A maize field with a scarecrow next to a apartment block on the outskirts of Pune
It's not unusual to see fields next to apartment blocks on the outskirts of major cities amid skyrocketing land pricesImage: DW/F. Martin

"Involuntary and, in some cases, violent land acquisition was widespread," Sahoo says. "Often, the affected landowners were given little or no compensation and many lost their land and livelihoods and were displaced."

The unrest prompted the previous government, led by the Congress Party, to pass a new land act in 2013. It requires projects carried out by private companies to have the consent of at least 70 percent of farmers in an area before their land can be bought to build power stations, ports or other infrastructure. Social impact assessments involving public hearings and resettlement and rehabilitation packages are also required.

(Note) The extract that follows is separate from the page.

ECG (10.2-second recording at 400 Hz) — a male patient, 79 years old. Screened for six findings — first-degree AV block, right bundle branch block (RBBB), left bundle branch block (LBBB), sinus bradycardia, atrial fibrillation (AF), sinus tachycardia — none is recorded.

No faith in the government?

In December last year, Modi's business-friendly government passed an executive order removing the "informed consent" and "social impact assessment" requirements for projects relating to defense and national security, infrastructure and industrial corridors that would encourage more trade between major cities. Modi's Bharatiya Janata Party (BJP) argues this will speed up acquisition time, free up billions of dollars in industry investments and eventually help many farmers out of poverty.

But opposition parties are unimpressed. The showdown over the proposed changes is also in part because many farmers do not trust the government.

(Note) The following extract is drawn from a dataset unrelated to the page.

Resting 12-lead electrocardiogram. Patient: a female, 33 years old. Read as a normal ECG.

"We are convinced that the government has a hidden agenda to hand over farmland to private corporations," Kishore Tiwari, who heads farmers' rights group Vidharbha Jan Andolan Samiti in a drought-hit region in the state of Maharashtra, says. "We plan to fight tooth and nail against the changes to the land bill."

Political posturing

Analysts say there is also a political angle to the increasingly polarized debate, with the opposition Congress Party struggling to stay relevant after a humiliating defeat to Modi's BJP in last year's general election.

"There is little doubt that the Congress is fighting to stay alive," Sanjoy Chakravorty, a professor of geography and urban studies at Temple University in the US, says of the party's support for India's estimated 800 million rural citizens. "You can never go wrong by claiming to be pro-farmer in India."

A farmer works in a field in Maharashtra
Farming is one of India's least productive sectors, but it still unleashes strong passions and debatesImage: DW/F. Martin

After pushing through the bill in the lower house of parliament, Prime Minister Modi now faces a vote over the legislation in the upper house, where his BJP is in the minority.

One law, many realities

Notwithstanding Modi's proposed amendments, Chakravorty, who wrote the book "The Price of Land: Acquisition, Conflict, Consequence," says the bill ignores India's broader realities - the country neither has a homogenous farming community nor a single land market.

At one end of the spectrum, prices of land are skyrocketing in once sleepy farming villages located near urban centers across the country, making some farmers rich beyond their wildest dreams; on the other, some farmers, especially poor indigenous people, struggle to make a living from their land and are prey to a range of corrupt practices and local land mafias.

"You simply cannot have a blanket land law given India's geographical, economic and cultural diversity, specific local land cultures and fragmentation of land holdings," Chakravorty says. "It's a terrible idea."